Recorded data
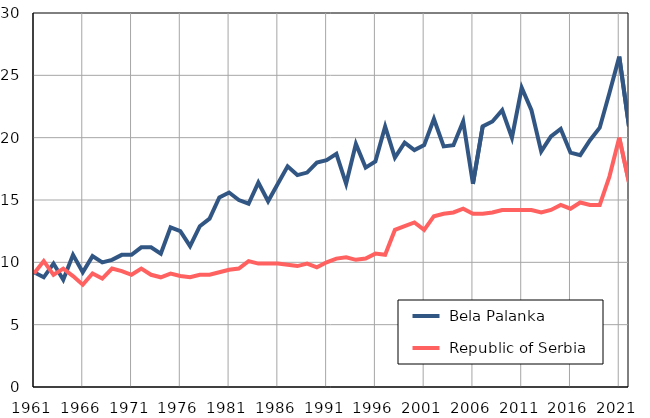
| Category |  Bela Palanka |  Republic of Serbia |
|---|---|---|
| 1961.0 | 9.2 | 9.1 |
| 1962.0 | 8.8 | 10.1 |
| 1963.0 | 9.9 | 9 |
| 1964.0 | 8.6 | 9.5 |
| 1965.0 | 10.6 | 8.9 |
| 1966.0 | 9.2 | 8.2 |
| 1967.0 | 10.5 | 9.1 |
| 1968.0 | 10 | 8.7 |
| 1969.0 | 10.2 | 9.5 |
| 1970.0 | 10.6 | 9.3 |
| 1971.0 | 10.6 | 9 |
| 1972.0 | 11.2 | 9.5 |
| 1973.0 | 11.2 | 9 |
| 1974.0 | 10.7 | 8.8 |
| 1975.0 | 12.8 | 9.1 |
| 1976.0 | 12.5 | 8.9 |
| 1977.0 | 11.3 | 8.8 |
| 1978.0 | 12.9 | 9 |
| 1979.0 | 13.5 | 9 |
| 1980.0 | 15.2 | 9.2 |
| 1981.0 | 15.6 | 9.4 |
| 1982.0 | 15 | 9.5 |
| 1983.0 | 14.7 | 10.1 |
| 1984.0 | 16.4 | 9.9 |
| 1985.0 | 14.9 | 9.9 |
| 1986.0 | 16.3 | 9.9 |
| 1987.0 | 17.7 | 9.8 |
| 1988.0 | 17 | 9.7 |
| 1989.0 | 17.2 | 9.9 |
| 1990.0 | 18 | 9.6 |
| 1991.0 | 18.2 | 10 |
| 1992.0 | 18.7 | 10.3 |
| 1993.0 | 16.3 | 10.4 |
| 1994.0 | 19.5 | 10.2 |
| 1995.0 | 17.6 | 10.3 |
| 1996.0 | 18.1 | 10.7 |
| 1997.0 | 20.9 | 10.6 |
| 1998.0 | 18.4 | 12.6 |
| 1999.0 | 19.6 | 12.9 |
| 2000.0 | 19 | 13.2 |
| 2001.0 | 19.4 | 12.6 |
| 2002.0 | 21.5 | 13.7 |
| 2003.0 | 19.3 | 13.9 |
| 2004.0 | 19.4 | 14 |
| 2005.0 | 21.3 | 14.3 |
| 2006.0 | 16.3 | 13.9 |
| 2007.0 | 20.9 | 13.9 |
| 2008.0 | 21.3 | 14 |
| 2009.0 | 22.2 | 14.2 |
| 2010.0 | 20 | 14.2 |
| 2011.0 | 24 | 14.2 |
| 2012.0 | 22.2 | 14.2 |
| 2013.0 | 18.9 | 14 |
| 2014.0 | 20.1 | 14.2 |
| 2015.0 | 20.7 | 14.6 |
| 2016.0 | 18.8 | 14.3 |
| 2017.0 | 18.6 | 14.8 |
| 2018.0 | 19.8 | 14.6 |
| 2019.0 | 20.8 | 14.6 |
| 2020.0 | 23.6 | 16.9 |
| 2021.0 | 26.5 | 20 |
| 2022.0 | 20.9 | 16.4 |

> **What is required**:
Only the lines from the one with "1988.0 | 17 | 9.7 |" through the last line above should be restated, word for word.

> **Written answer**:
| 1988.0 | 17 | 9.7 |
| 1989.0 | 17.2 | 9.9 |
| 1990.0 | 18 | 9.6 |
| 1991.0 | 18.2 | 10 |
| 1992.0 | 18.7 | 10.3 |
| 1993.0 | 16.3 | 10.4 |
| 1994.0 | 19.5 | 10.2 |
| 1995.0 | 17.6 | 10.3 |
| 1996.0 | 18.1 | 10.7 |
| 1997.0 | 20.9 | 10.6 |
| 1998.0 | 18.4 | 12.6 |
| 1999.0 | 19.6 | 12.9 |
| 2000.0 | 19 | 13.2 |
| 2001.0 | 19.4 | 12.6 |
| 2002.0 | 21.5 | 13.7 |
| 2003.0 | 19.3 | 13.9 |
| 2004.0 | 19.4 | 14 |
| 2005.0 | 21.3 | 14.3 |
| 2006.0 | 16.3 | 13.9 |
| 2007.0 | 20.9 | 13.9 |
| 2008.0 | 21.3 | 14 |
| 2009.0 | 22.2 | 14.2 |
| 2010.0 | 20 | 14.2 |
| 2011.0 | 24 | 14.2 |
| 2012.0 | 22.2 | 14.2 |
| 2013.0 | 18.9 | 14 |
| 2014.0 | 20.1 | 14.2 |
| 2015.0 | 20.7 | 14.6 |
| 2016.0 | 18.8 | 14.3 |
| 2017.0 | 18.6 | 14.8 |
| 2018.0 | 19.8 | 14.6 |
| 2019.0 | 20.8 | 14.6 |
| 2020.0 | 23.6 | 16.9 |
| 2021.0 | 26.5 | 20 |
| 2022.0 | 20.9 | 16.4 |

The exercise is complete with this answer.